# Find the number of permutations of the word 'ESTATE' if all vowels must be adjacent

First separating the word estate into vowels and non vowels gives $$EAE$$ for the vowels and $$S,T,T$$ for the non-vowels. I interpreted this as a group of 4 where there's two T's resulting in $$\frac{4!}{2!}$$ but since the vowels can also be permuted and there's two E's this results in #permutations = $$\frac{4!}{2!}\cdot\frac{3!}{2!}=3!3!=36$$.

The correct answer is $$180$$ so I'm off by a factor of 5 although I have no clue where it comes from. If someone could point out the flaw in my reasoning that would be great.

• I suppose my answer key is incorrect then, unfortunate. – Craig Dec 13 '18 at 8:09

Your result is correct.
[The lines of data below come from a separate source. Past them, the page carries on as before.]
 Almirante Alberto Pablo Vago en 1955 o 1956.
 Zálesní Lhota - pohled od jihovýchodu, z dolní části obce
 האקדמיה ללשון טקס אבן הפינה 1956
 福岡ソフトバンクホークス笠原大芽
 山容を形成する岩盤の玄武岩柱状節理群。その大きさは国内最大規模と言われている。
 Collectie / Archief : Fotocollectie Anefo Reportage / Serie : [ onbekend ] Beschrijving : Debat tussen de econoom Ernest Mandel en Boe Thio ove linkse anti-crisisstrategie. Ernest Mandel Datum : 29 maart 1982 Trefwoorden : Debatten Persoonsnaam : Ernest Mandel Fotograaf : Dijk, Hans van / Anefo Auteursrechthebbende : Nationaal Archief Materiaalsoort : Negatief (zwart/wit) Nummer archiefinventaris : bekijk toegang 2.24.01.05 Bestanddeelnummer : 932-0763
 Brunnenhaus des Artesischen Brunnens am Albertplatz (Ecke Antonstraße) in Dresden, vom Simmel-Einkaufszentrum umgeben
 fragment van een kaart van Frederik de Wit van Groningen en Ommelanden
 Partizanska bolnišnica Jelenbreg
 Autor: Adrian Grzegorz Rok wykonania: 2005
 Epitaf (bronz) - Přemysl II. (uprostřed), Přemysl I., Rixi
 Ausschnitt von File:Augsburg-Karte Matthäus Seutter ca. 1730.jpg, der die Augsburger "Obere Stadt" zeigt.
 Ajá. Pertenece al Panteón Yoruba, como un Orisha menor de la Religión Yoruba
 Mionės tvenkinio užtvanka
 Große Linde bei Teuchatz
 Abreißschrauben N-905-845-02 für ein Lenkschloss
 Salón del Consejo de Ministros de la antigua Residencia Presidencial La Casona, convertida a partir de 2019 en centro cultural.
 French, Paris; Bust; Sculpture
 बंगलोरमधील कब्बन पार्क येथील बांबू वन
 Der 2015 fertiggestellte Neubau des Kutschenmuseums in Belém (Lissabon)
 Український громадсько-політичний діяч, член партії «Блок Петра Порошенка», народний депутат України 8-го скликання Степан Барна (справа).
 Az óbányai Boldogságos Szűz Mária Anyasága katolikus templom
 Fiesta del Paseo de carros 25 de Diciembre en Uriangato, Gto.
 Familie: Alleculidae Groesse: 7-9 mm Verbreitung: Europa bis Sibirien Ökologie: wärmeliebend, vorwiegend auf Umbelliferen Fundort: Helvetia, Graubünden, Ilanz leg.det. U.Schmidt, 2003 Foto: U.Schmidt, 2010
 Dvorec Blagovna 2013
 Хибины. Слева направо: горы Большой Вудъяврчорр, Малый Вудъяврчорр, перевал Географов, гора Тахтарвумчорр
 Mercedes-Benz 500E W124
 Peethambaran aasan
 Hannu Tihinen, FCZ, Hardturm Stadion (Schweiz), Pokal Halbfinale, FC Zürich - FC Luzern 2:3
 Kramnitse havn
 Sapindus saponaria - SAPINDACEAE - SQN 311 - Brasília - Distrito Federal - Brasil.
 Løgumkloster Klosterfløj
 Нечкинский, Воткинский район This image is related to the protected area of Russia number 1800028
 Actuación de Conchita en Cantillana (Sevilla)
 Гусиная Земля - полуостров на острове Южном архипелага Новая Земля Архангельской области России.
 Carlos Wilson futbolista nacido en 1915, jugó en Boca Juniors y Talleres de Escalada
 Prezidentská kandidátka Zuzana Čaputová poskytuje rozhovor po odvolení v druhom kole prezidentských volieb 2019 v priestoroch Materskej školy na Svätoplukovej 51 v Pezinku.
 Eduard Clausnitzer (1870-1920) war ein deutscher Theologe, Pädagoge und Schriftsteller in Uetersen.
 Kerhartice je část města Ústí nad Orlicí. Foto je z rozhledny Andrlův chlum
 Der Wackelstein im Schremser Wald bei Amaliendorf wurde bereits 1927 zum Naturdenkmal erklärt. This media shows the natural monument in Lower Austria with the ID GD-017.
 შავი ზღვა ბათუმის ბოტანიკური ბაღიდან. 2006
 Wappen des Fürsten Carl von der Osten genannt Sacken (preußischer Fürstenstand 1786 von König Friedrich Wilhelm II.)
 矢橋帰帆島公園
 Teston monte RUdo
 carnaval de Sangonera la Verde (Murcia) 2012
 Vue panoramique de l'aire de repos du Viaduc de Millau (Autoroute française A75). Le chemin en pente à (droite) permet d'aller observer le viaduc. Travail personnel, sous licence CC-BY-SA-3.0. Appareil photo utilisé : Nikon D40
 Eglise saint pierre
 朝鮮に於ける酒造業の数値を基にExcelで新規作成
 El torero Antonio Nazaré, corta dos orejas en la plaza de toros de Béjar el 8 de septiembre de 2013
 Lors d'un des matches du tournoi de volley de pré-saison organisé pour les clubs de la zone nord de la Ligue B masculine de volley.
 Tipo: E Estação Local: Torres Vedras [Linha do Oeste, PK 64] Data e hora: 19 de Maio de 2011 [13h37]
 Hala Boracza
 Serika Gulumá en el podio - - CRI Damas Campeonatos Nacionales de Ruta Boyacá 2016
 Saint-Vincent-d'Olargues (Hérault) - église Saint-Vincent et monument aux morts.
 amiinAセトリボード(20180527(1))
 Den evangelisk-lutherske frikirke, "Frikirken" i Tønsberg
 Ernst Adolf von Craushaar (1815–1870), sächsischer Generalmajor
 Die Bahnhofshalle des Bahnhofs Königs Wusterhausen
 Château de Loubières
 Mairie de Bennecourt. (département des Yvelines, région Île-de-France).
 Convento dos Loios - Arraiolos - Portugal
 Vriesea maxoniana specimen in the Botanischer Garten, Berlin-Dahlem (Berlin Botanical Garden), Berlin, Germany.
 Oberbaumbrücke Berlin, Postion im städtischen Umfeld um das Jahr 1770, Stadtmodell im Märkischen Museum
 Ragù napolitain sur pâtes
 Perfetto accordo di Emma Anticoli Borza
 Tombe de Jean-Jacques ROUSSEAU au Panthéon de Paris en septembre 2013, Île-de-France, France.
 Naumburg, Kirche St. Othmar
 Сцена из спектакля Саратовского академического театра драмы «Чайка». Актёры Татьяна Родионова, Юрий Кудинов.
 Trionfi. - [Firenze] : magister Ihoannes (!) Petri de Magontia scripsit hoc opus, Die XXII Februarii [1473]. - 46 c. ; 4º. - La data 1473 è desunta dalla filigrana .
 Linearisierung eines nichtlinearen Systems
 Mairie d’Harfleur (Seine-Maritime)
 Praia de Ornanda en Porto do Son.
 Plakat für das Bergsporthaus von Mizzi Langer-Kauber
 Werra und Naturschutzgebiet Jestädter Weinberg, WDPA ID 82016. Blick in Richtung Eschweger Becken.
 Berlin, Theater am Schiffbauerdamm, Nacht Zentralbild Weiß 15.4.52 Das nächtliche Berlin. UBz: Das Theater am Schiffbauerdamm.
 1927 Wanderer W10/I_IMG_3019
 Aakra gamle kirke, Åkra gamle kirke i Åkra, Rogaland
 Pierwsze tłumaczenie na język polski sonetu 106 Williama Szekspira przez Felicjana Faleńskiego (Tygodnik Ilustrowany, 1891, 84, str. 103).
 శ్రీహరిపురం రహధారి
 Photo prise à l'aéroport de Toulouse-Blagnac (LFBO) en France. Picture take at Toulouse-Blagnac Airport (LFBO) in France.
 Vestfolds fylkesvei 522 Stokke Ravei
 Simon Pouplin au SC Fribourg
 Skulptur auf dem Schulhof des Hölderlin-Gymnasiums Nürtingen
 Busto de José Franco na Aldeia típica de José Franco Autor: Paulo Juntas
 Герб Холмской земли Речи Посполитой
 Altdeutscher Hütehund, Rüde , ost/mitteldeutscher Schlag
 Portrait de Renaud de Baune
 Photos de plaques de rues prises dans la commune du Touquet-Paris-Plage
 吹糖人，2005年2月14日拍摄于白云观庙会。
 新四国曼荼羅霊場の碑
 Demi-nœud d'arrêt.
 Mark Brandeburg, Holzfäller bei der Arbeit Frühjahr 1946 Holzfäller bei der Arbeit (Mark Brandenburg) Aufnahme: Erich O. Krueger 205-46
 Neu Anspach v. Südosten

If all the vowels are adjacent we have three possible vowel-blocks: $$AEE$$, $$EAE$$ and $$EEA$$. Then the total number of arrangents of $$S$$, $$T$$, $$T$$ and the vowel-block ($$4$$ elements with a double letter) is $$3\cdot \frac{4!}{2!}=36$$
Note that the total number of anagrams of the word $$ESTATE$$ with no restrictions is $$\frac{6!}{2!2!}=180.$$